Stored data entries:

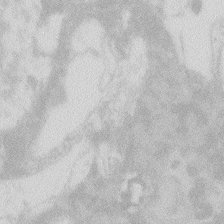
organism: Zebrafish
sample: Macrophage
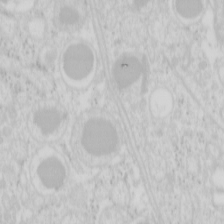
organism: Mouse
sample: Pancreas
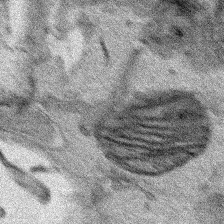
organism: Human
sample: Mitochondria in HCT116 cells
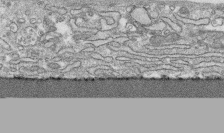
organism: Human
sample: CRL-1474
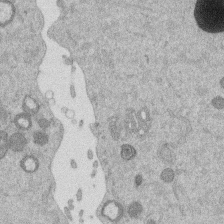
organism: Mouse
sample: Dividing mouse embryo 1 cell stage
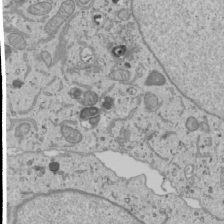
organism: Human
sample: Mitochondria in U2OS cells
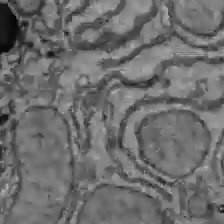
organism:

WORK ITEM: For each line of the data that includes the word "sample", return a copy of it.

RESPONSE TO THIS TASK:
sample: Macrophage
sample: Pancreas
sample: Mitochondria in HCT116 cells
sample: CRL-1474
sample: Dividing mouse embryo 1 cell stage
sample: Mitochondria in U2OS cells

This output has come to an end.